Q41. 貸借対照表において「流動資産」に分類される項目として正しいものはどれか?
正解:受取手形
解説:受取手形は1年以内に回収される流動資産。
流動資産:1年以内に現金化が見込まれる資産(現金・預金、受取手形、売掛金、棚卸資産など)。建物・のれんは固定資産、長期貸付金は投資その他の資産に分類される。1年基準(ワンイヤールール)が分類の基本。
Q42. 損益計算書において「販売費及び一般管理費(販管費)」に含まれないものはどれか?
正解:売上原価
解説:売上原価はPLの上位に表示され販管費とは区別される。
損益計算書の構造:売上高-売上原価=売上総利益、次に販管費を差し引いて営業利益を算出する。広告費・人件費(本社)・役員報酬・管理部門の減価償却費は販管費。製造コストである売上原価とは明確に区分される。
Q43. キャッシュフロー計算書の間接法において、純利益からキャッシュフローを調整する項目として「加算」されるものはどれか?
正解:減価償却費
解説:減価償却費は現金支出を伴わないため加算して調整する。
間接法のCF計算書:純利益から出発し非資金損益項目と運転資本変動を調整する。減価償却費は費用計上されるが現金流出がない(非資金項目)ため加算。売掛金・在庫・前払費用の増加は資金使用(減算)。棚卸資産・売掛金の減少は加算となる。
Q44. のれん(Goodwill)の定義として正しいものはどれか?
正解:企業買収時の取得価格と被取得企業の純資産公正価値の差額
解説:のれん=買収対価から純資産公正価値を引いた超過部分。
のれん(Goodwill):M&A時に支払った対価が被買収企業の識別可能純資産の公正価値を超える部分。ブランド力・顧客基盤・技術力・人材など目に見えない超過価値を反映する。日本基準では20年以内で規則的に償却、IFRS・US GAAPでは非償却で毎期減損テストを実施。
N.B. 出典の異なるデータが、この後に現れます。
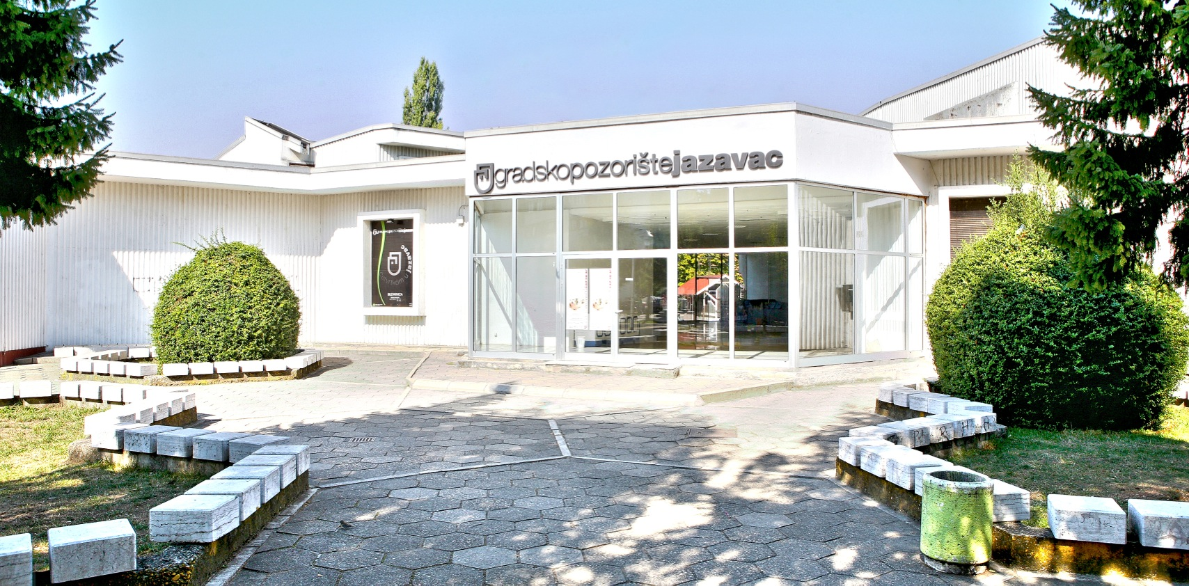 Pozoriste Jazavac

Q45. 会計上の「引当金」を計上する要件(4要件)として正しい組み合わせはどれか?
正解:将来の特定費用・損失の原因が期末前に存在・発生可能性大・金額合理的見積もり可能
解説:引当金4要件:原因存在・発生可能性大・当期対応・金額見積もり可能。
引当金計上の4要件(企業会計原則注解18):①将来の費用・損失の原因となる事象が当期以前にある、②将来費用・損失の発生可能性が高い、③当期の費用・損失として処理するのが適当、④金額を合理的に見積もることができる。賞与引当金・退職給付引当金・貸倒引当金などが該当する。